95: Pirated Wolverine Movie A Huge Hit A Month Before Its Theatrical Release
Twentieth Century Fox got its undergarments in a bunch when an “incomplete and early version” of ‘X-Men Origins: Wolverine’ leaked to the Web a month before it appeared on the big screen. Missing effects didn’t seem to bother the hundreds of thousands of viewers who downloaded the movie in a 24 hour span. But what really pushed Fox over the edge was when 10-year Foxnews.com entertainment columnist Roger Friedman posted a review of the leaked film with rhetoric that seemingly made light of piracy. Friedman was promptly terminated.
94: Woman Arrested under New Cyberbullying Law
Missouri citizen Elizabeth Thrasher took her vendetta too far by posting a fake "Casual Encounters" Craigslist ad for a 17-year-old girl. Because a recent law made cyberbullying a criminal offense, Thrasher was arrested on felony charges.
According to the complaint, Thrasher allegedly posted the 17-year-old girl’s cell phone number, email address, and a photo obtained from her MySpace page. If convicted, Thrasher, who is currently out on bail and forbidden to access the Internet, could receive a $5,000 fine and up to four years in prison.
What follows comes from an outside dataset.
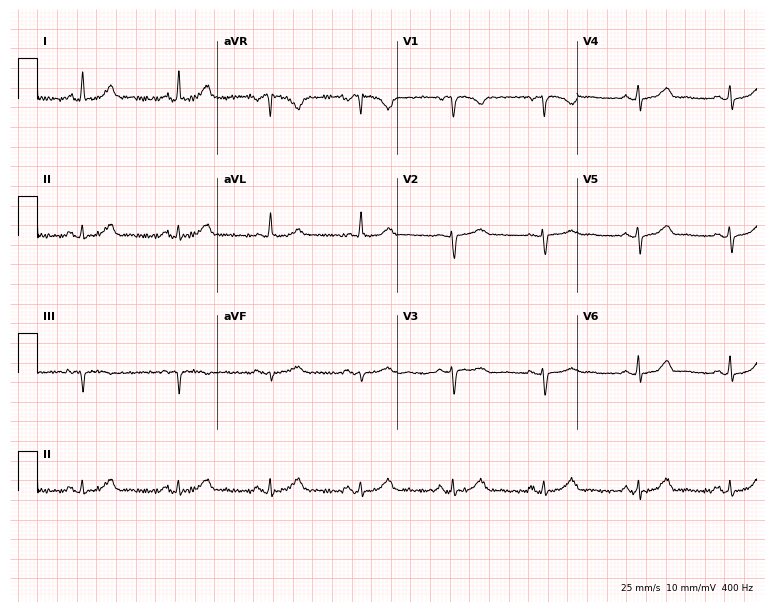
ECG (7.3-second recording at 400 Hz) — a female, 51 years old. Labelled as a normal ECG.

93: Facebook and Twitter Worth $12 Billion
Through several rounds of funding, two of the fastest-growing social networking hotspots on the web came to be worth nearly $12 billion combined. That’s especially remarkable in Twitter’s case, considering it doesn’t yet have a strong business model for making money. But that doesn’t matter to investors, who see the potential in a service that increased its membership 15-fold from one year ago. And Facebook doesn’t appear to be slowing down in the slightest as it leaves MySpace in the dust.
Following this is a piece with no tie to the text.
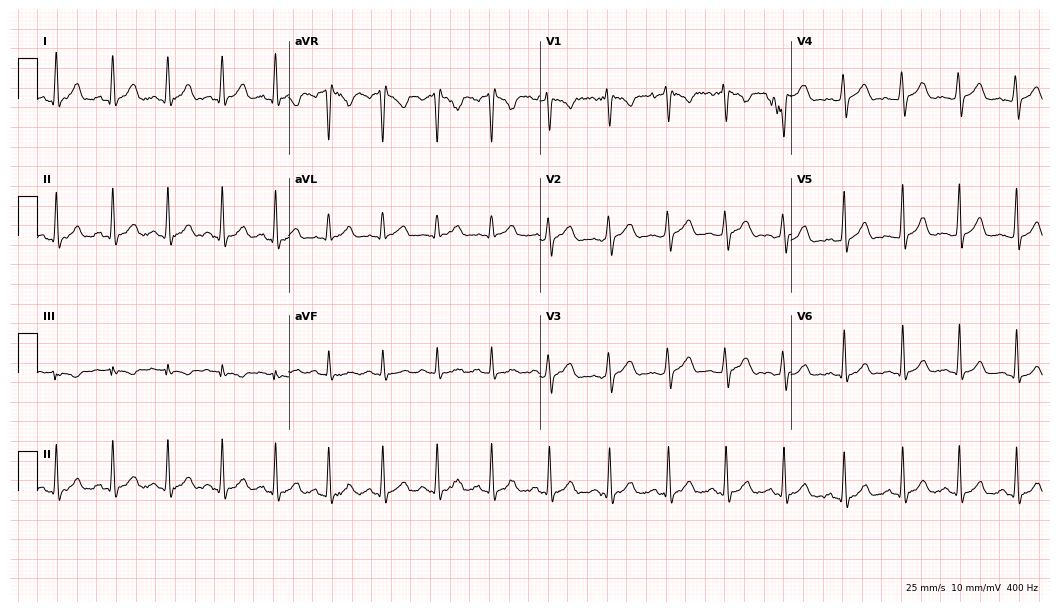
12-lead ECG (10.2-second recording at 400 Hz) from a woman, 27 years old. Labelled as a normal ECG.

92: Google Shocks Android Mod Community with Cease and Desist
Google threatened popular Android ROM developer Cyanogen with legal action because he included some proprietary Google apps—like Market, Gmail, and YouTube—in his ROMs. Google was entirely in its legal right to stand firm on the issue, even if popular opinion is that it should have turned the other cheek. For a while, it looked like Google’s stance would put an end to third-party ROMs, but it didn’t take long for Cyanogen to start churning out ROMs without including the closed-source apps.
91: Best GPU before the Radeon HD 5870: Nvidia GeForce GTX 295
With a pair of GT200 GPUs, each boasting 896MB of GDDR3 memory, and a sexy black plastic enclosure, the GTX 295 sat atop our high-end GPU recommendation, at least until ATI launched the Radeon HD 5870.